I don't think you're getting the thrust of my question. Yes, if I define `a`

as `a = Transpose[{{a1, a2, a3}}]`

and do the same for b and define `n`

as 3 and use `ArrayFlatten[]`

so that the scalar 0 is expanded into a column vector, WolframAlpha will be able to calculate with my matrix. I know how to do that, and it's not what I want, because if the answer includes `a.a`

, what WolframAlpha will give me instead is `a1^2 + a2^2 + a3^2`

, and now I have to do some difficult factorization to translate those scalar operations back into more compact and readable matrix operations. Make sense?

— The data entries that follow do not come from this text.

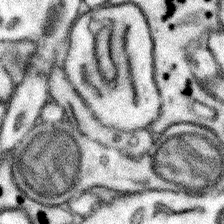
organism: Mouse
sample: Somatosensory cortex neuropil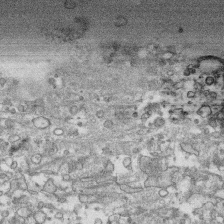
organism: Human
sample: CRL-1474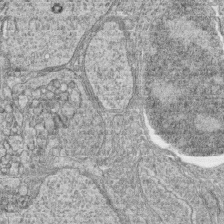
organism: Zebrafish
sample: synaptic ribbons in rod cells and cone cells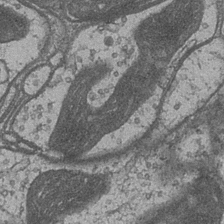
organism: Drosophila
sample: Optic medulla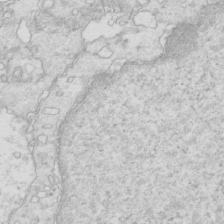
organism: Mouse
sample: Multiciliated cells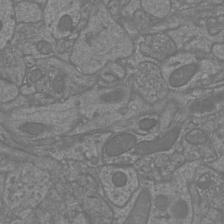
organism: Mouse
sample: Cortical neurons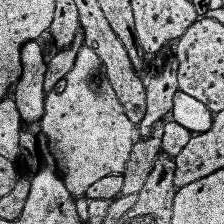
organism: Human
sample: Temporal Lobe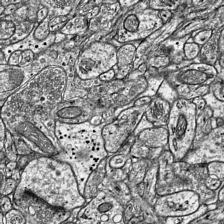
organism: Mouse
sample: Visual Cortex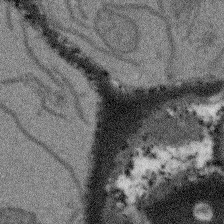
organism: Arabidopsis thaliana
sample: Root tip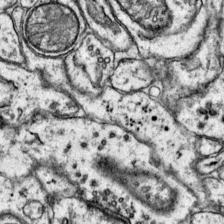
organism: Mouse
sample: Primary visual cortex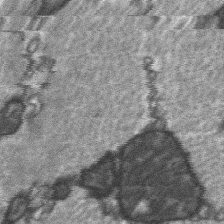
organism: C57BL Mouse
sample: Soleus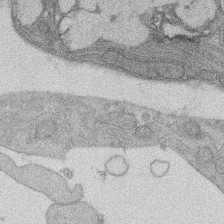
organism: Rat
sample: Salivary granule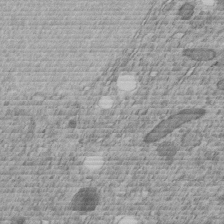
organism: C. elegans
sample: C. elegans embryo early stage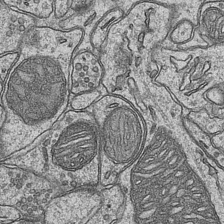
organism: Mouse
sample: CA1 Hippocampus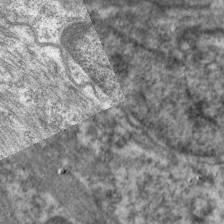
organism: C. elegans
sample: Pharynx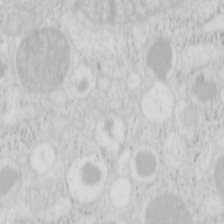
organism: Mouse
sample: Pancreas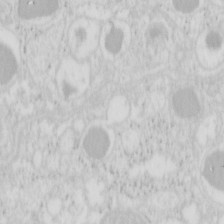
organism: Mouse
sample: Pancreas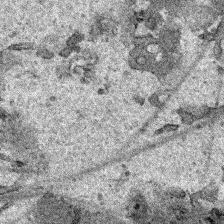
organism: Human
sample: Mitochondria in HCT116 cells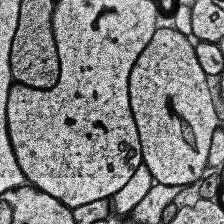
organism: Human
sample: Temporal Lobe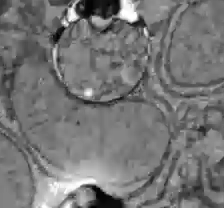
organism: C57BL Mouse
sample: Liver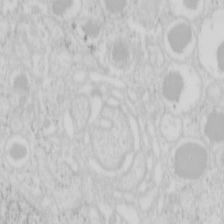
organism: Mouse
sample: Pancreas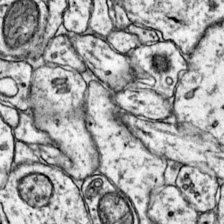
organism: Mouse
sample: Primary visual cortex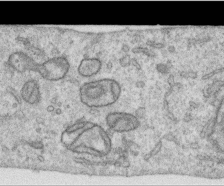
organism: Human
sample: Centriole in RPE cells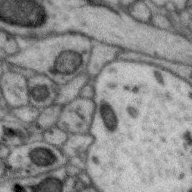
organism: Zebra finch
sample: Brain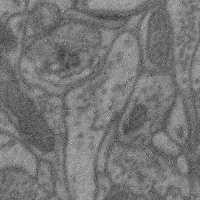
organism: Mouse
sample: Cerebral cortex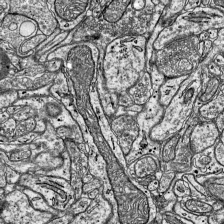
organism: Mouse
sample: Visual Cortex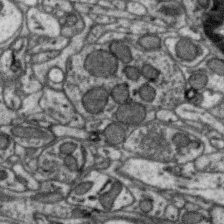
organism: Zebra finch
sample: Brain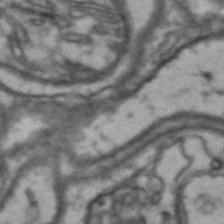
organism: Drosophila
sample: Brain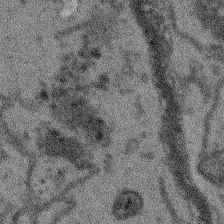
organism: Arabidopsis thaliana
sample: Root tip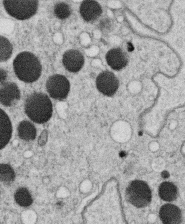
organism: C. elegans
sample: C. elegans oocyte; sperm cells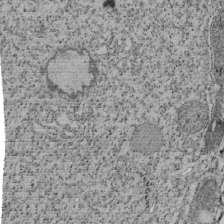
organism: Tetrahymena
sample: Cilia in tetrahymena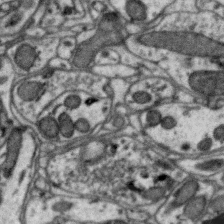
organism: Zebra finch
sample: Brain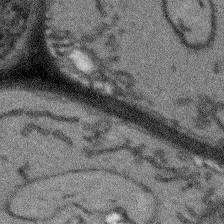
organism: Arabidopsis thaliana
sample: Root tip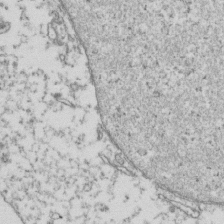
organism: Human
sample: Activated Jurkat CD4+ T cells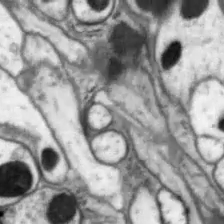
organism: Drosophila
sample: Optic lobe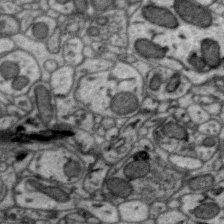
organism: Zebra finch
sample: Brain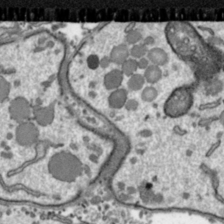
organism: Toxoplasma gondii
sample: Parasites in a vacuole inside a host cell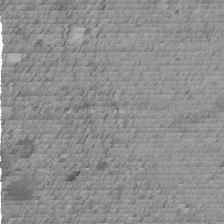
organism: C. elegans
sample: C. elegans embryo early stage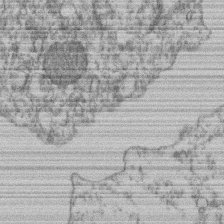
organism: Mouse
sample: T cell stromal cell synapse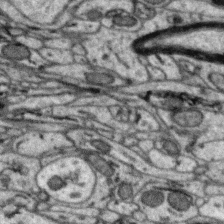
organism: Zebra finch
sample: Brain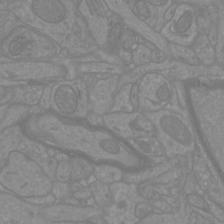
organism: Mouse
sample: Cortical neurons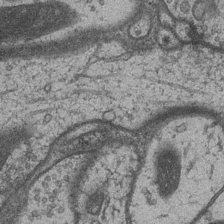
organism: Drosophila
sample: Optic medulla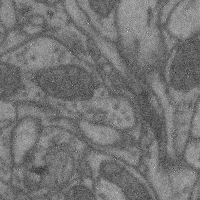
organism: Mouse
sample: Cerebral cortex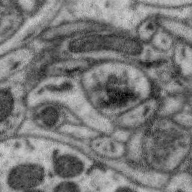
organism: Zebra finch
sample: Brain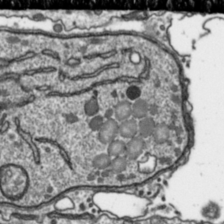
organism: Toxoplasma gondii
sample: Parasites in a vacuole inside a host cell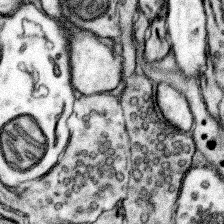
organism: Mouse
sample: Somatosensory cortex neuropil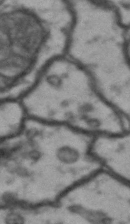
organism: Drosophila
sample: Brain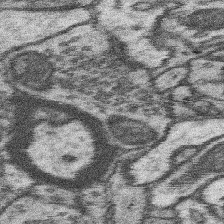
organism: Mouse
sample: Somatosensory cortex neuropil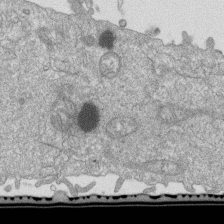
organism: Human
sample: HeLa cell HIV synapse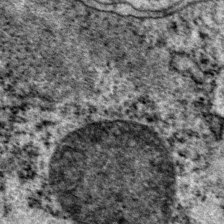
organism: P. pacificus
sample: Pharynx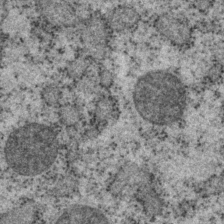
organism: P. pacificus
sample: Pharynx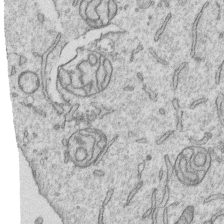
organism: Human
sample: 1205lu cells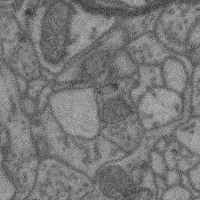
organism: Mouse
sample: Cerebral cortex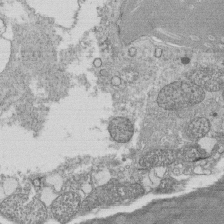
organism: Tetrahymena
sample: Cilia in tetrahymena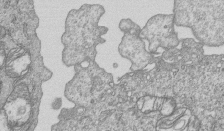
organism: Human
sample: MDA-MB-231 cells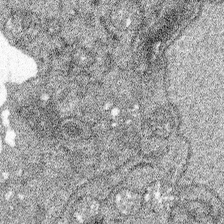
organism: Spongilla lacustris
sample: Multiple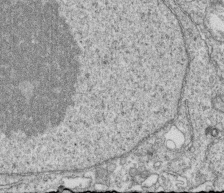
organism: Human
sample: HeLa cell HIV synapse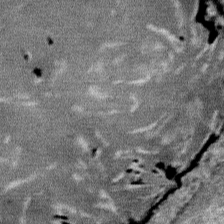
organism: Mouse
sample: Mouse Salivary gland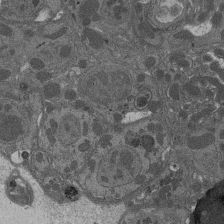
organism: Drosophila
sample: Antenna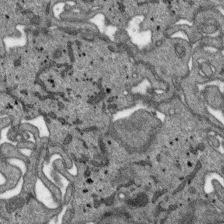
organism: Human
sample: Lung epithelial cells, uninfected (mock) control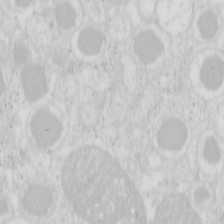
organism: Mouse
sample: Pancreas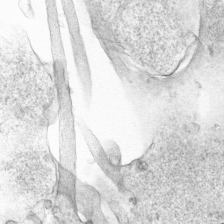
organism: Human
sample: Mitochondria in HCT116 cells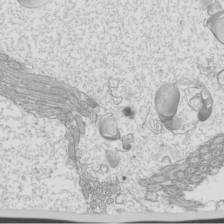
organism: Mouse
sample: Cilia; mouse epididymis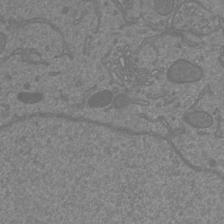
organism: Mouse
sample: Cortical neurons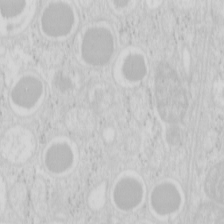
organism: Mouse
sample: Pancreas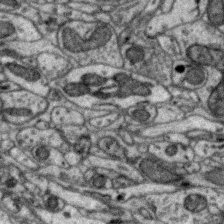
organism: Zebra finch
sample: Brain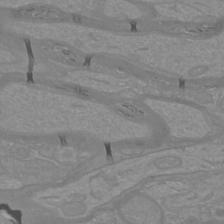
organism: Mouse
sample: Cortical neurons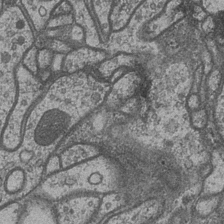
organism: Drosophila
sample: Optic medulla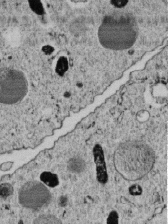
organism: C. elegans
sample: C. elegans embryo early stage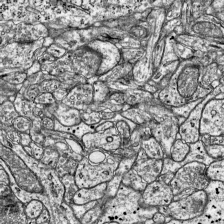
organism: Mouse
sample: Visual Cortex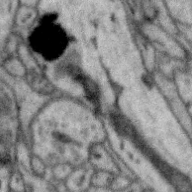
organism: Zebra finch
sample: Brain

I would also like note here that that the matrix I wrote *can* be transposed, as written. Since `n`

is undefined, `IdentityMatrix[n]`

is left in symbolic form. Here's the result of `Transpose[A].A`

, split over multiple lines for readability:

```
{{2 IdentityMatrix[n]^2,a IdentityMatrix[n],-b IdentityMatrix[n]},
{a IdentityMatrix[n],a^2,0},
{-b IdentityMatrix[n],0,b^2}}
```

I would actually be fine with this, if the symbolic multiplications were treated as non-commutive, e.g. `b.a`

instead of `a b`

, but because they're not, I can't trust any further calculations done this way.